RTIA-Mono: Real-time lightweight self-supervised monocular depth estimation with global-local information aggregation

Self-supervised monocular depth estimation has attracted significant attention in computer vision, especially for applications like autonomous driving and robotics. Recently, CNNs and Transformers have achieved tremendous success in this task. However, existing research primarily focuses on improving estimation accuracy, increasing model complexity poses challenges for deployment on edge computing devices. Shallow CNNs aid lightweight network construction but suffer limited receptive fields, hindering fusion of local geometric features and global semantic information. To address these issues, we propose an efficient real-time lightweight self-supervised architecture, RTIA-Mono, for monocular depth estimation. Firstly, we design a cross-stage feature fusion structure promoting feature aggregation and fusion across stages. Secondly, in each stage, we propose a Global Local Information Aggregation (GLIA) module integrating advantages of CNNs and Transformers to aggregate local and global features.
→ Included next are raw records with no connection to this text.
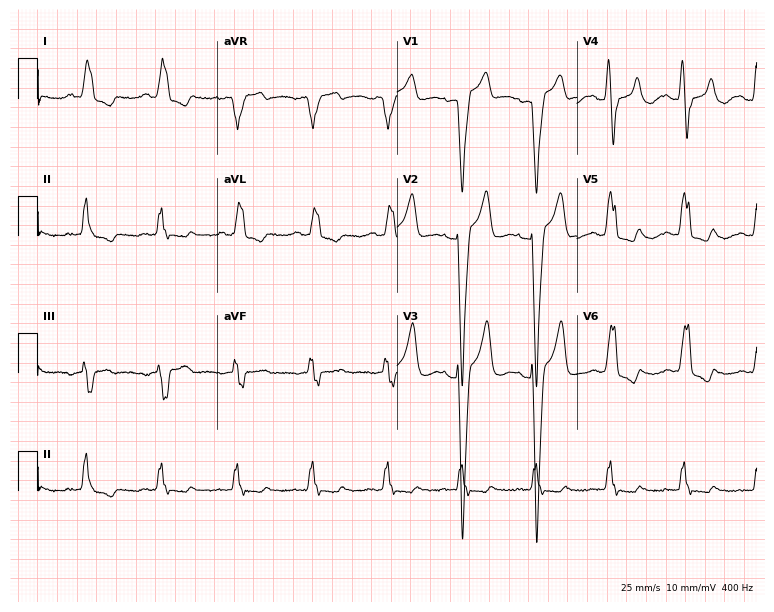
Standard 12-lead ECG recorded from a female patient, 66 years old. The tracing shows left bundle branch block (LBBB).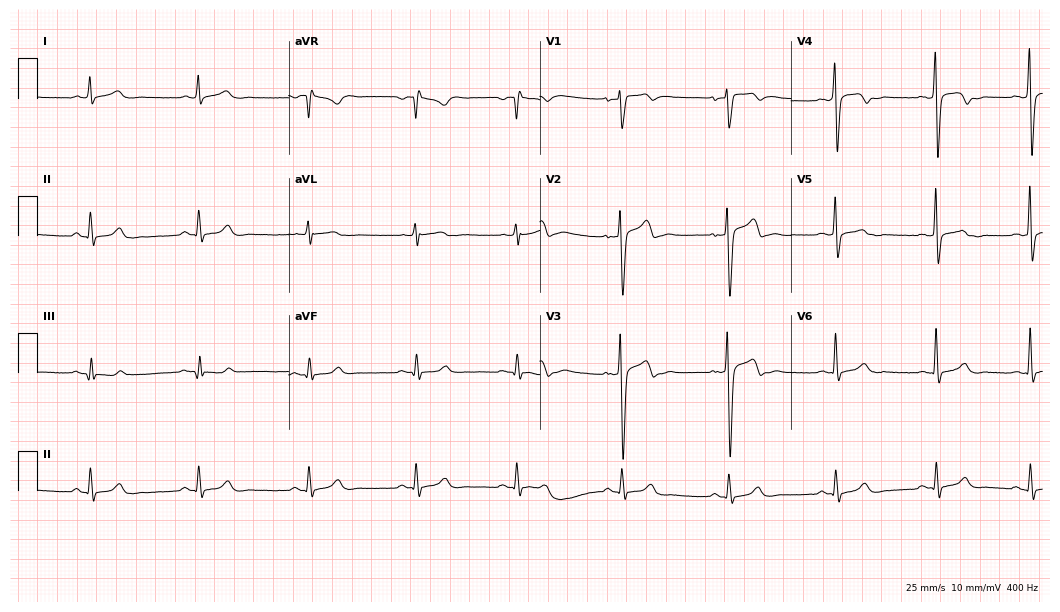
Electrocardiogram, a man, 48 years old. Of the six screened findings (first-degree AV block, right bundle branch block, left bundle branch block, sinus bradycardia, atrial fibrillation, sinus tachycardia), none is recorded. Other findings, if any, are not listed.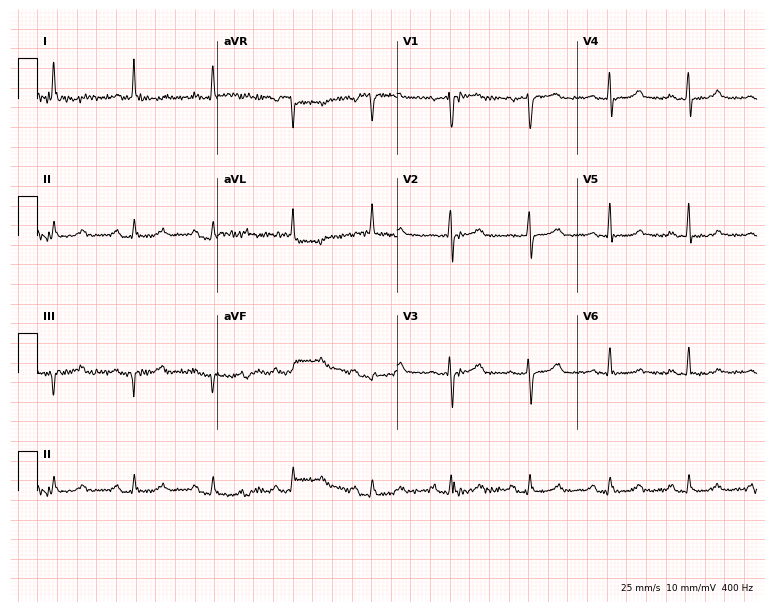
12-lead ECG from a female, 73 years old. No first-degree AV block, right bundle branch block (RBBB), left bundle branch block (LBBB), sinus bradycardia, atrial fibrillation (AF) or sinus tachycardia recorded for this tracing.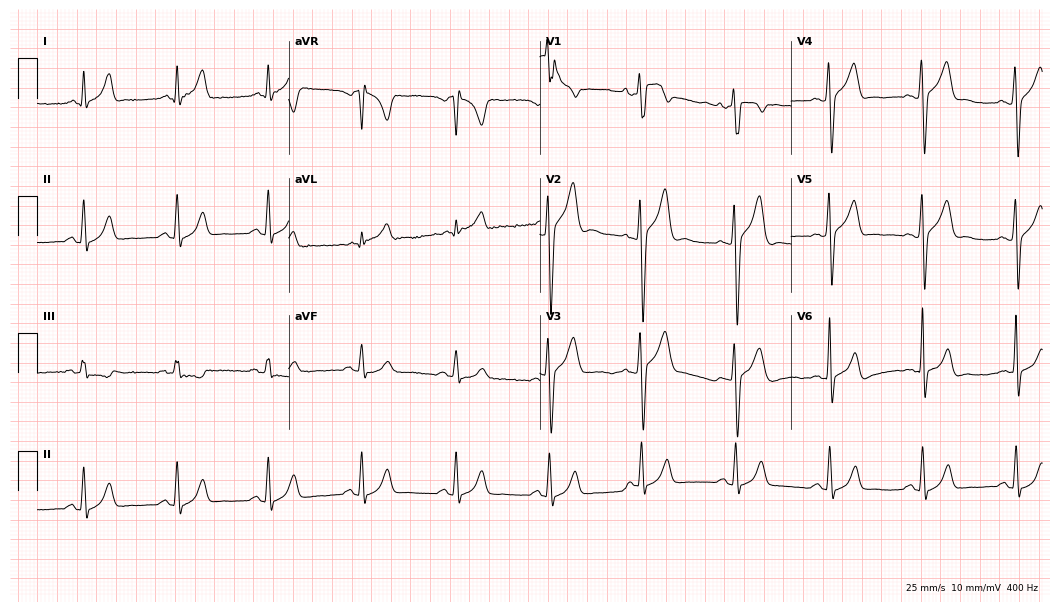
12-lead ECG from a male, 40 years old (10.2-second recording at 400 Hz). Recorded interpretation: within normal limits.

Additionally, we introduce a Directional Feature Enhancement (DFE) module supplementing spatial structure information to mitigate spatial information loss from downsampling. Through sophisticated design, the proposed approach outperforms state-of-the-art methods on KITTI benchmark with the least parameters, and achieves a good balance between accuracy, complexity and inference speed. Furthermore, RTIA-Mono demonstrates excellent generalization on other datasets.